Items listed in a dataset
* * * *
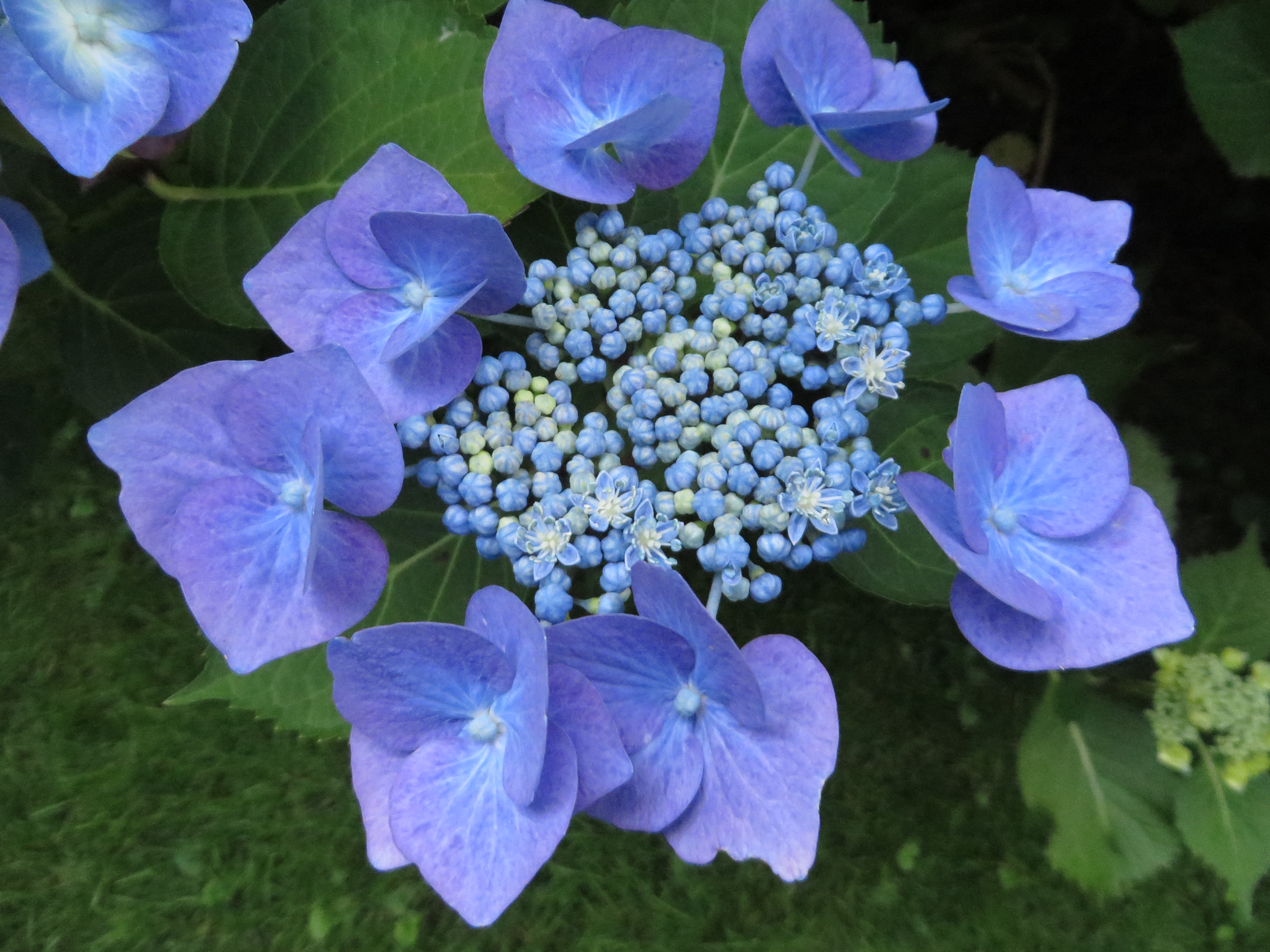 Tellerhortensie
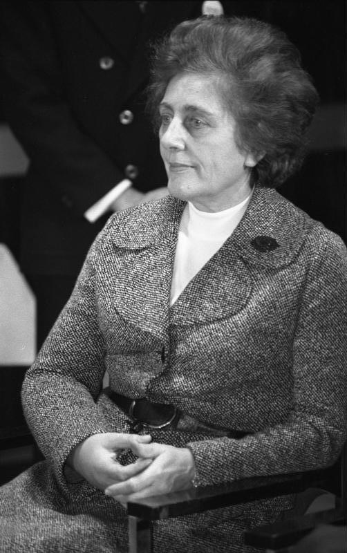 Empfang "25 Jahre Bundes-CDU" im Konrad-Adenauer-Haus, Bonn
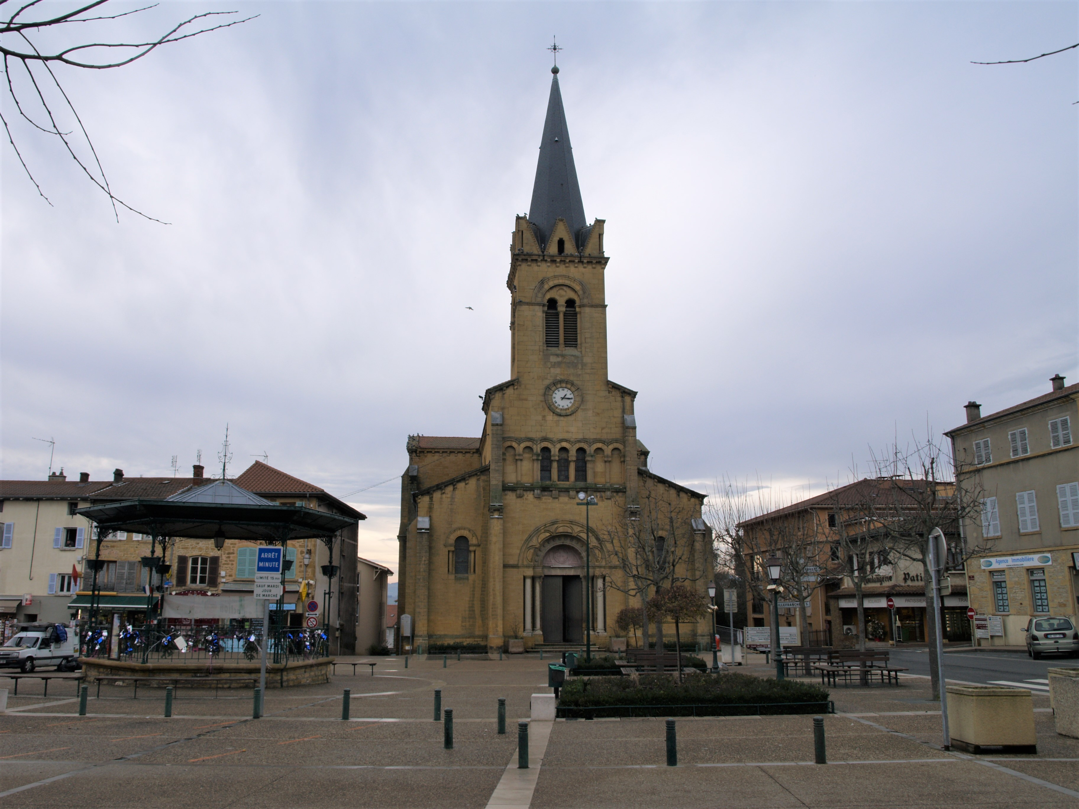 Photographie de la place de la libération à Le Bois-d'Oingt
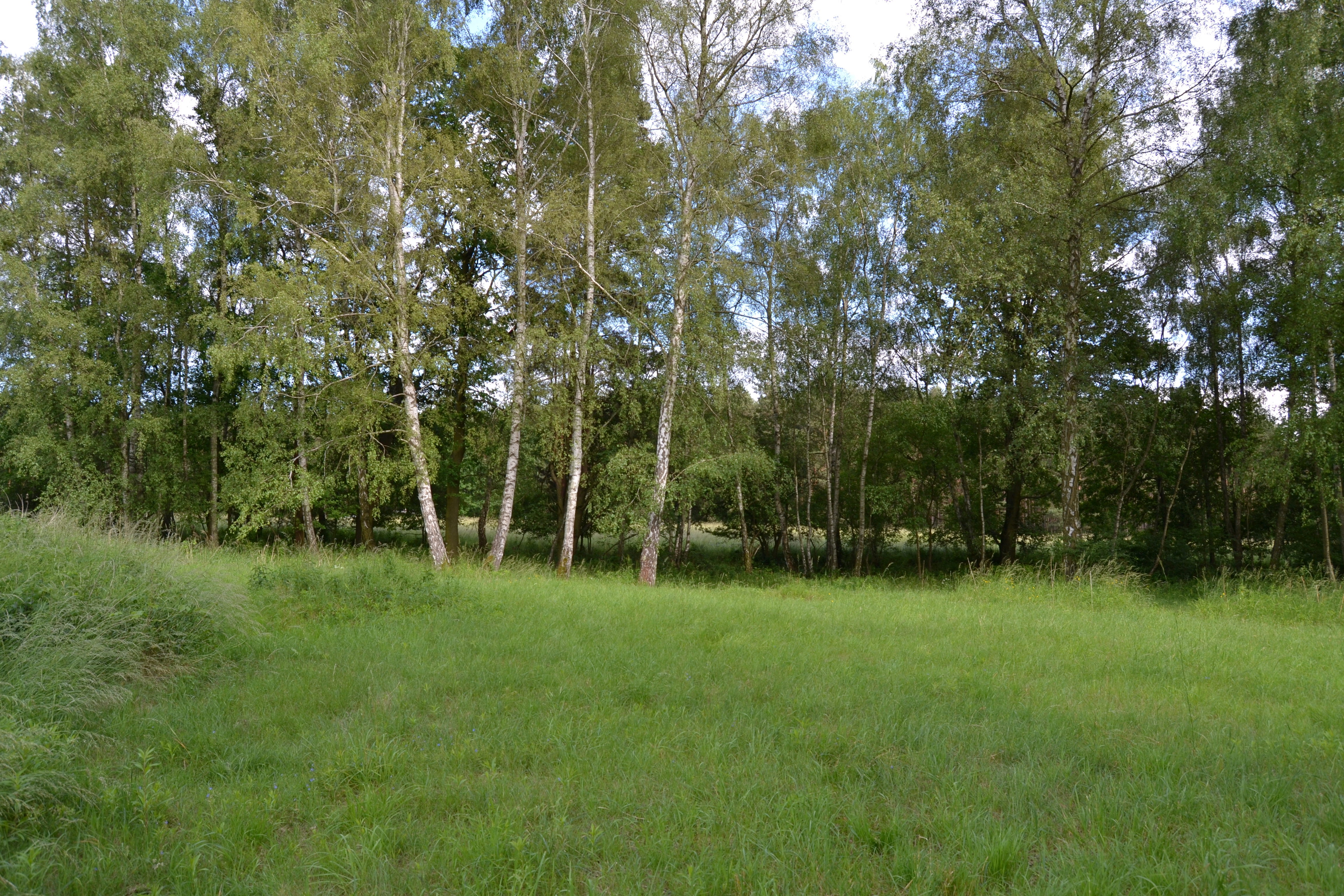 Naturdenkmal "Egelpfuhle am Stier" in Schöneiche bei Berlin im Mai 2014.
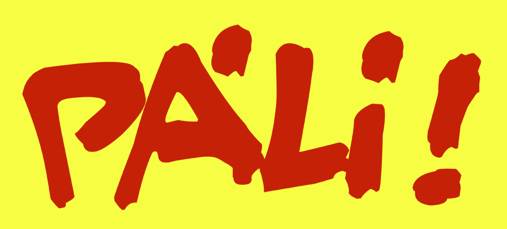 Logo preventivního programu o popáleninách
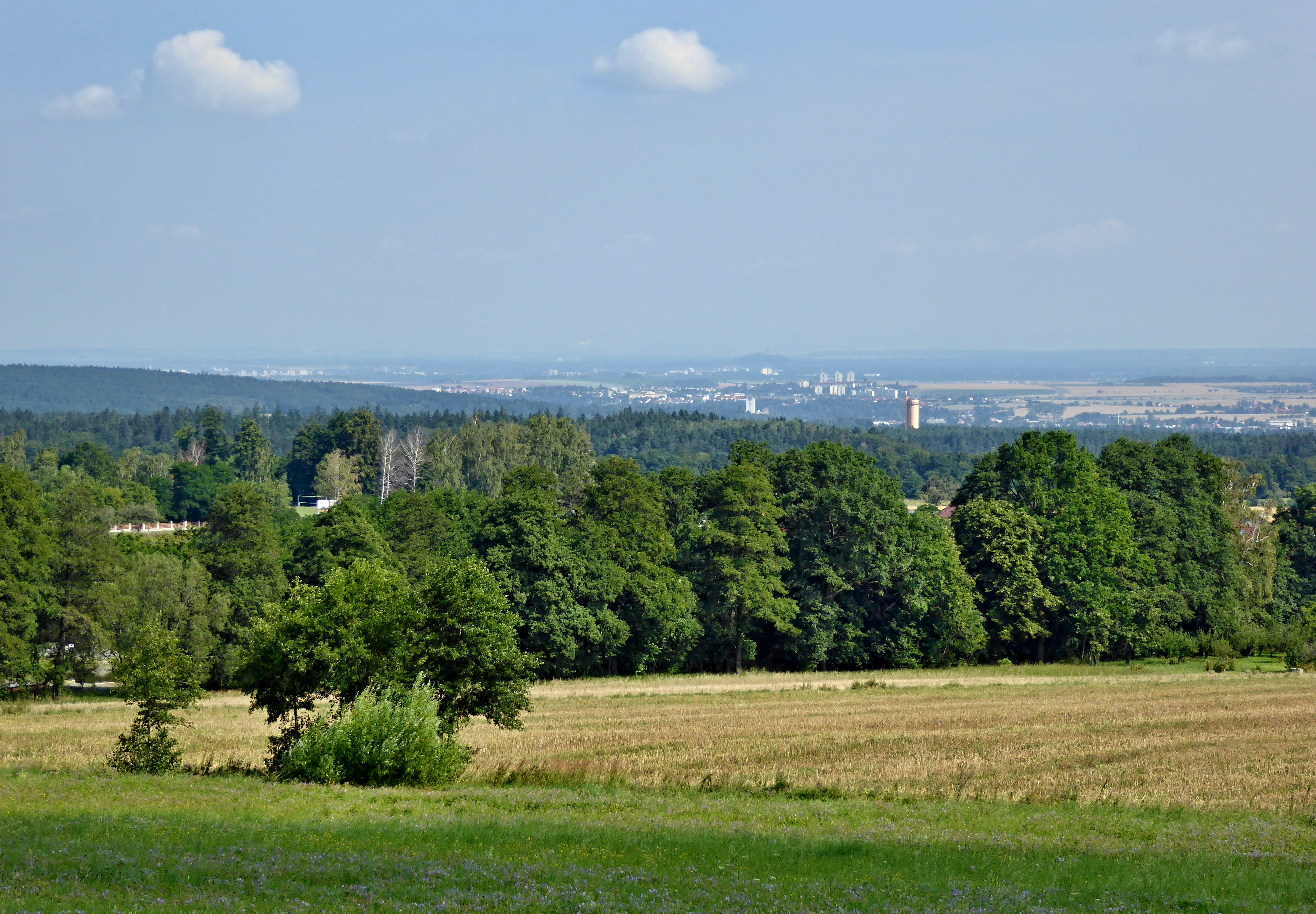 Severní svahy vrcholové části Ochozu (520 m n.m.) nad stejnojmennou obcí u Nasavrk poskytují výhled do značné části Pardubického kraje severním a částečně až východním směrem. Dobře pozorovatelná je zejména oblast kolem Chrudimi a při dobré viditelnosti i Kunětická hora, také Krkonoše, Orlické hory a Králický Sněžník. V pravé části záběru viditelný vrchol vodárenské vyrovnávací věže Práčov. Z jižní strany vrchol Ochozu převyšuje postupně rekultivovaná halda komunálního odpadu, který se zde dlouhé roky ukládal na řízenou skládku z mnoha okolních obcí. Zeměpisná mapa (Mapy.cz) - viz (pohled - azimut 0°).
* * * *
▶ [Your objective]: Nothing but an exact copy belongs in the answer: the lines from the top of the records through the line containing "Logo preventivního programu o popáleninách", minus the pictures.

▶ [Reply]:
 Tellerhortensie
 Empfang "25 Jahre Bundes-CDU" im Konrad-Adenauer-Haus, Bonn
 Photographie de la place de la libération à Le Bois-d'Oingt
 Naturdenkmal "Egelpfuhle am Stier" in Schöneiche bei Berlin im Mai 2014.
 Logo preventivního programu o popáleninách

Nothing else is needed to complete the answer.